By being restrictive, an HMO Hawaii group health insurance is able to be very cost effective. Employees do not have the burden of paying the final health coverage bill, but instead just pay a monthly premium and copayment. The good news continues when you realize just how affordable a copayment can be with this type of Hawaii group health insurance plan. A copayment can average about the same price as a medium or large pizza.

Now for the small business or self employed employees in Hawaii that do not want to be involved in such a rigid Hawaii group health insurance plan, there is the Preferred Provider Organization (PPO) option. This type of Hawaii group health insurance plan will allow you to choose your own primary care physician and use a portion of your benefits outside of the network.

There are a few stipulations with this Hawaii small business health insurance plan. One being that an employee must still receive a referral to see a specialist and there is no circumstance where the full amount of benefits can be used outside of the specified network of providers.

An upside to this Hawaii group health insurance plan though is that it remains affordable to most small business employees. In addition to issuing a copayment requirement and monthly premium, a PPO uses coinsurance. That means the employee and the group health coverage provider will share the responsibility of paying for the medical treatment received. This happens by using a deductible system. Once the employee reaches the deductible level, the medical coverage provider will take over and pay the remaining portion.

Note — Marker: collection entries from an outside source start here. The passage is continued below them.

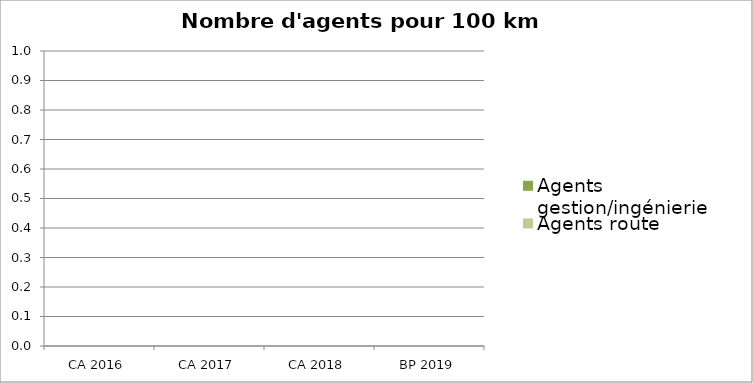
| Category | Agents gestion/ingénierie | Agents route |
|---|---|---|
| CA 2016 | 0 | 0 |
| CA 2017 | 0 | 0 |
| CA 2018 | 0 | 0 |
| BP 2019 | 0 | 0 |

Some employees want to have a good mix of flexibility with their health care plans and for them there is a Point-of-Service (POS) plan. When a company offers this type of Hawaii small business health insurance plan they should tell employees that it is the most costly, but will give them the most options. In addition to being able to choose their own primary care physician, they can also use 100 percent of their benefits outside of the network. Granted this is contingent on whether or not they receive a referral to go outside of the network by their primary care physician.

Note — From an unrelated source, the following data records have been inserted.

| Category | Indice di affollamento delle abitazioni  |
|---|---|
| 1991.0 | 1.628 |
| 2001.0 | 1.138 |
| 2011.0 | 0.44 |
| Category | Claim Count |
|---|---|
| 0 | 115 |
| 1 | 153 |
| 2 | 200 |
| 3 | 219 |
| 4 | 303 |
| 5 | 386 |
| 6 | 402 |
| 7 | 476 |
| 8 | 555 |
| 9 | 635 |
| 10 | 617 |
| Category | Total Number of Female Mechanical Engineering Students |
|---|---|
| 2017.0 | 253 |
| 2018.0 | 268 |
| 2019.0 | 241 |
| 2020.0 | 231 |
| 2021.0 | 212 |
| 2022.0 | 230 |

Even without a referral, an employee can use a large percentage of their Hawaii group health insurance benefits outside of the network of health providers specified under the POS plan. This allows employees to have greater freedom and control with their group health coverage in Hawaii. This type of plan can be used for a Hawaii small business or someone who is self employed.

As stated above though a POS option can be expensive, but it doesn’t have to be. A POS plan uses a deductible, premium rate and copayment system. To help curb the cost employees can lower their premium rates by living a healthier lifestyle. Working out at the company gym, giving up smoking and even attending a diet meeting once a month are ways you can reduce your health coverage premium rate.

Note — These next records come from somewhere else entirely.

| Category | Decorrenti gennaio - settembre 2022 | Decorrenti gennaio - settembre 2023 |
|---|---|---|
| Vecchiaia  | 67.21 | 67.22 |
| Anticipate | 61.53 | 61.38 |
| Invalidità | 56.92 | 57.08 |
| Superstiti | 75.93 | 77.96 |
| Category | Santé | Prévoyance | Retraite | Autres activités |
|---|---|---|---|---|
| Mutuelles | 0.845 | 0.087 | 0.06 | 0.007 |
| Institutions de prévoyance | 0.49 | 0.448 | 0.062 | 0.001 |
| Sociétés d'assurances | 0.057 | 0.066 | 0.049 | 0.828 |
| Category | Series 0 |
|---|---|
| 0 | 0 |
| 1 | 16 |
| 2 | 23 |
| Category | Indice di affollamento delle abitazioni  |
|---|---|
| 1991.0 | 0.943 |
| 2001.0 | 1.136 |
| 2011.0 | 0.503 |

Want A Little Independence?

An Independent health care insurance plan is just as beneficial as a managed care plan. In fact, this will give an employee even more control over their medical coverage. An Independent plan can work for a self employed person easier as well. This type of medical coverage option will allow an employee to decide just how much health care coverage he or she needs.

When you look at an Independent plan, you should know that your medical history would play a big factor in your premium rates and coverage options. It may also be the cause of your spouse and/or dependent not being added to the plan. Under an Independent plan, a person can be denied coverage based on his or her medical history. Alternatively, a more traditional form of Hawaii small business health insurance is automatically extended to a spouse and/or dependent.

The cost of the plan may be higher than managed care as well. That is why some companies will offer a Health Savings Account to their employees to use for routine medical treatments. When you use this type of account, you can avoid using your deductible and affecting your insurance premium rate. Instead, you will just pay out of the Health Savings Account. Most of these accounts though are non-transferrable if you were ever to leave the company. On the upside, a Health Savings Account can be used alongside any type of Hawaii small business health insurance plan.